KEGG is a human-curated database used across all major fields in the life sciences to predict and understand plant, animal and microbial metabolic pathways that drive the traits and biological impacts that researchers see at the level of the organism, population or community. It is a comprehensive resource that aims to provide a global view of molecular interactions in cells between genes, proteins and small molecules. It contains a myriad of biological information, including genomes, biological pathways, diseases, drugs and chemical substances and is used in large-scale, big data analyses ranging from metagenomics to metabolomics, genomics and transcriptomics, according to Koslicki.
“I was interested in developing a tool to do metagenomic functional profiling, where we extract DNA from a community of microorganisms and then identify what genes are present in the sample to understand what the community is capable of doing,” said Koslicki. “To do this, I needed a reference database with information on all the genes we know about, how they are related to each other, and what they do. KEGG was the natural one to think about because it’s one of the oldest and most stalwart bioinformatics repositories, dating back to 1995, and it has been used for numerous discoveries.”
The database also includes information on gene expression, protein-protein interactions and small molecule-protein interactions, said Kosllicki. It is important for understanding the biosynthesis of toxins and antimicrobial compounds, nutrient cycling and much more.
“However, KEGG is a subscription-based service and it can be difficult to get funding to support access to these types of repositories,” said Koslicki. “It turned out that an institutional subscription didn’t cost much more than an individual subscription, so I reached out to Seth Bordenstein, the director of the Microbiome Center and Dorothy Foehr Huck and J. Lloyd Huck Endowed Chair in Microbiome Sciences, and he was extremely supportive of the idea of providing this resource not only to other members of the Microbiome Center, but to the broader Penn State community, as well. It is fantastic that Seth was immediately on board with this and could see the value it could potentially add by making it available to so many researchers across Penn State with a relatively small investment.”

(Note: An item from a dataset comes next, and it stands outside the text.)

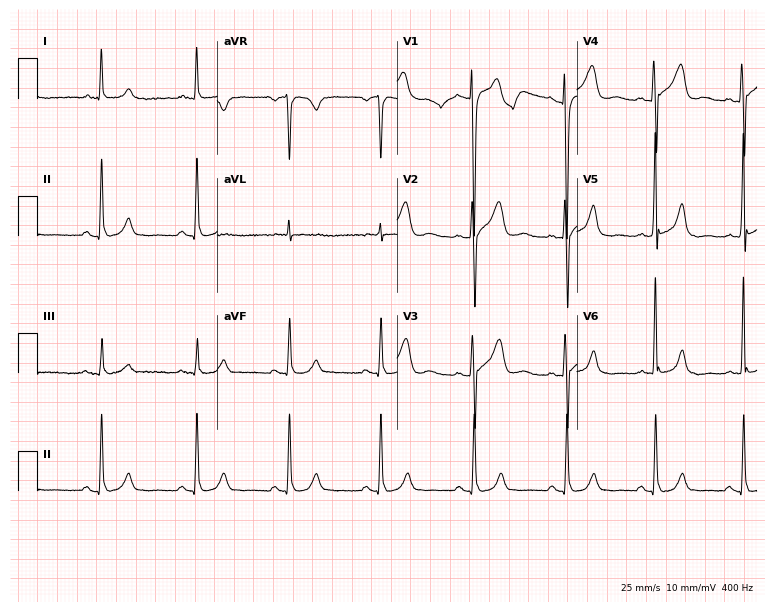
Electrocardiogram, a 50-year-old male patient. Of the six screened findings (first-degree AV block, right bundle branch block, left bundle branch block, sinus bradycardia, atrial fibrillation, sinus tachycardia), none is recorded.

In addition to its database resources, KEGG also provides a number of computational tools for analyzing and interpreting biological data. These tools include the KEGG Mapper, which allows users to visualize and analyze pathways and networks; the KEGG Orthology (KO) database, which provides information on the evolutionary relationships between proteins; and the KEGG Automatic Annotation Server (KAAS), which annotates newly sequenced genomes.
“The Microbiome Center is a community that goes to the next level as a standard bearer in research, education, and collaboration on our microbial world,” said Bordenstein, who is also professor of biology and of entomology. “With David’s foresight in the computational microbiome sciences and the center’s priority to resource innovation, we are now enabling free access to a pre-eminent, digital database for integrated genomics, chemistry and functional information across life’s biological systems. We are looking forward to the impacts of the large-scale content in KEGG on Penn State’s discoveries, papers and grants.”